Exercise brief
Would you please return the lines of the entries below starting at the line that has "organism: Zebrafish" and ending at the line that has "sample: Liver", both included, exactly as they are?

(Records drawn from a dataset)
┄┄┄┄┄┄┄┄┄┄

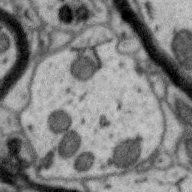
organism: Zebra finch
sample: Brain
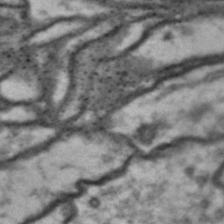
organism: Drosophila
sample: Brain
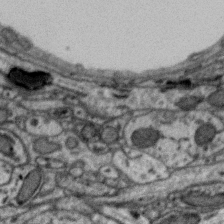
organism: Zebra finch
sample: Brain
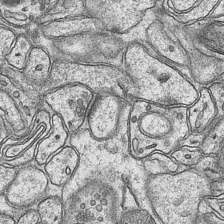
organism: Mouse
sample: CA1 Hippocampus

┄┄┄┄┄┄┄┄┄┄

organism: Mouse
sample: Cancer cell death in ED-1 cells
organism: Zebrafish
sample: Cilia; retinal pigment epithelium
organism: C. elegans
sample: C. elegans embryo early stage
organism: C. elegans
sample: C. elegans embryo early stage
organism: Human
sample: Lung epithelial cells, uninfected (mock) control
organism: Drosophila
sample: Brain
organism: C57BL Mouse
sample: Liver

┄┄┄┄┄┄┄┄┄┄

Output for this task
organism: Zebrafish
sample: Cilia; retinal pigment epithelium
organism: C. elegans
sample: C. elegans embryo early stage
organism: C. elegans
sample: C. elegans embryo early stage
organism: Human
sample: Lung epithelial cells, uninfected (mock) control
organism: Drosophila
sample: Brain
organism: C57BL Mouse
sample: Liver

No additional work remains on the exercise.